The idea is thus to offload the heartbeat mechanism in a separate thread, enabling us to keep the underlying connection open.
Consider the following scenario (to understand the case of a sender / publisher):
- Open a fridge, keep an apple in it, close the fridge. Do the same process for 1000 apples.
- In the above example, opening a fridge ~ opening the TCP connection
- Keeping an apple in it ~ sending a message to the RabbitMQ broker
- Closing the fridge ~ closing the TCP connection
- The heartbeat is we shouting to the house help to not close the fridge, who wants to do it after every few minutes
Clearly, computers (without multithreading or multiprocessing) can only do one task i.e. either keep an apple, or shout to the house help to remind her to not close the fridge. And if we take too long in keeping the apple, the house help will close the fridge.
We want to avoid the above case since TCP connections are costly to create (involving several handshakes) and a new connection for sending each message doesn't make sense.
Thus, a long living publisher, with the underlying TCP connection (/fridge) kept open (in a separate thread) is a better approach and we can then send as many messages (/keep as many apples) to the broker (/in the fridge). When we are done, we can finally close the connection (/fridge).
Prefetch count ~ how many messages can consumers keep in RAM i.e. memory at any moment in time.
Clearly, if a consumer keeps > 1 messages in RAM i.e. memory, and processes just one of them at a time, the other messages kept in RAM are just sitting idle.
As an example, assuming a queue has 1000 messages, and 2 consumers, each of them having a prefetch count as 2 and 3 respectively. Then, first consumer gets 2 messages in RAM and second consumer gets 3 messages in RAM, leaving us with 995 messages in queue.
To extract most performance, our first consumer should spawn 2 threads to be able to process these 2 messages in parallel. As soon as one of the 2 messages is processed, the first consumer receives another message (so that at any moment, the number of messages in RAM are at most 2 for this consumer), and the idle thread should pick it up (instead of creating a new thread for each new message) -- ensuring that the number of threads always remain 2, picking up new messages as soon as they are done with previous ones.
Conclusion: Essentially, the consumer for RabbitMQ also implements the
competing consumers pattern (where threads are waiting on messages to arrive) but at the OS level
i.e. threads are the consumers for the RabbitMQ's consumer's internal queue which stores N number of messages in RAM, determined by the prefetch count.
While this article gives a great overview about the topic, a simple analogy can also help:
- Assuming we want to give a 1000 bucks to a friend (/broker), 100 notes of 10 bucks each.
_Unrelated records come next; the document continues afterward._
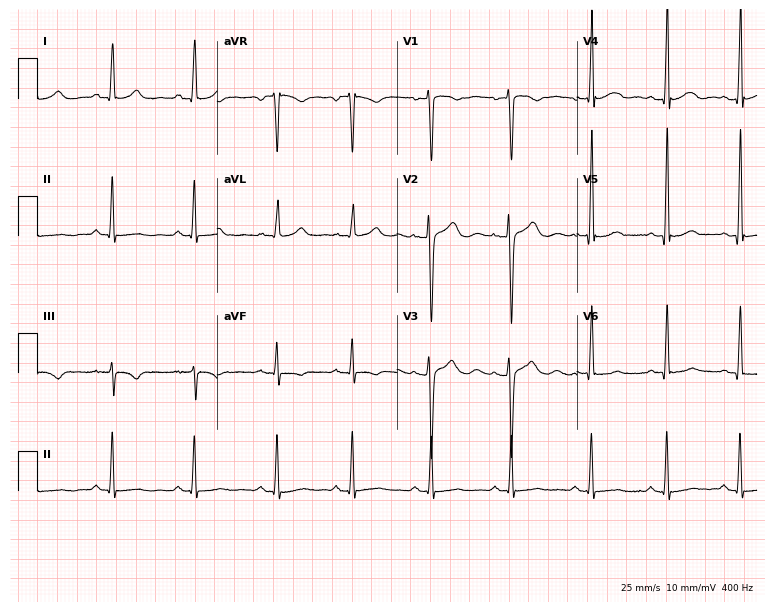
Electrocardiogram, a female patient, 28 years old. Overall reading on record: normal ECG.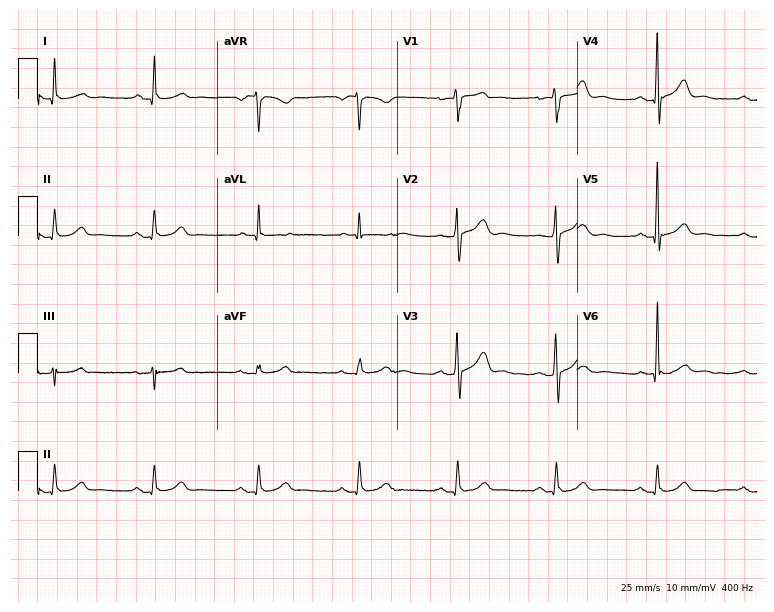
12-lead ECG from a male, 75 years old. Screened for six findings — first-degree AV block, right bundle branch block, left bundle branch block, sinus bradycardia, atrial fibrillation, sinus tachycardia — none is recorded. Only these six findings were labelled.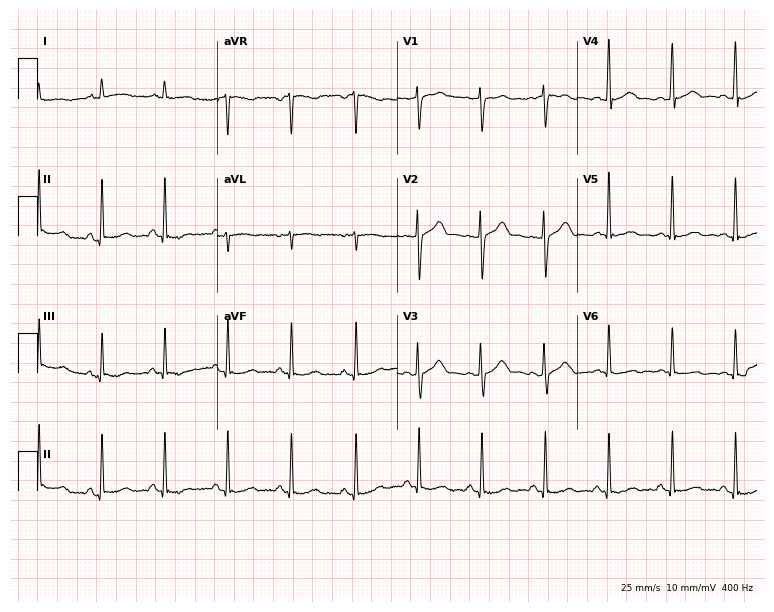
ECG — a man, 49 years old. Screened for six findings — first-degree AV block, right bundle branch block, left bundle branch block, sinus bradycardia, atrial fibrillation, sinus tachycardia — none is recorded.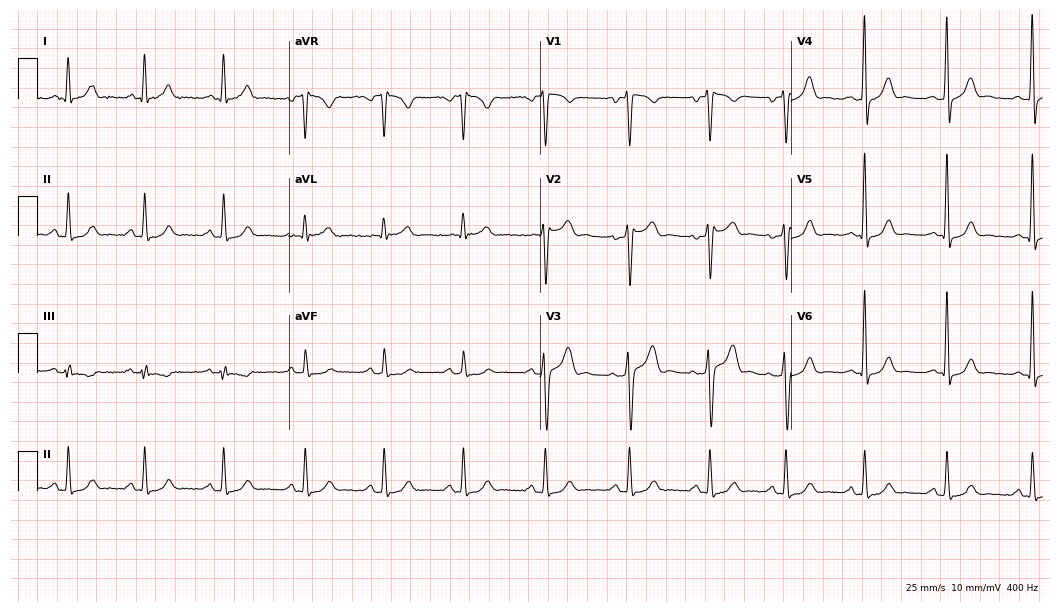
12-lead ECG from a 39-year-old male. No first-degree AV block, right bundle branch block, left bundle branch block, sinus bradycardia, atrial fibrillation or sinus tachycardia recorded for this tracing.

Each note is a message.
- We can give 1 note, wait for our friend to confirm that he received it, and only then we are allowed to give him another note, waiting again for his confirmation for the 2nd note and so on... This is the synchronous approach and can get slower if the distance between us and our friend is large (imagine doing this process when the friend lives in another country!). Thus, synchronous publisher confirmations can get very slow in high network latency scenarios, but are also robust since we guarantee that each message that was sent has been received by the broker before another one can be sent.
- For the other approach, we can give all 100 notes at once to our friend, and it is upto the friend to give confirmations for the notes -- which he can either give for each note, or in batches or a mix of both. An example can be confirming that he received the first 70 notes, then 1 note, then 1 note, then 25 notes, then 2 notes and then 1 last note i.e. giving 6 confirmations for a total of 100 notes. The only problem is, we don't know when these confirmations will arrive, thus the term asynchronous.
The library has both kinds of publishers and extends help with callbacks if one wishes to use the asynchronous publisher while taking care of solving some timing issues (should be more clear in the above example of when a consumer is also a publisher).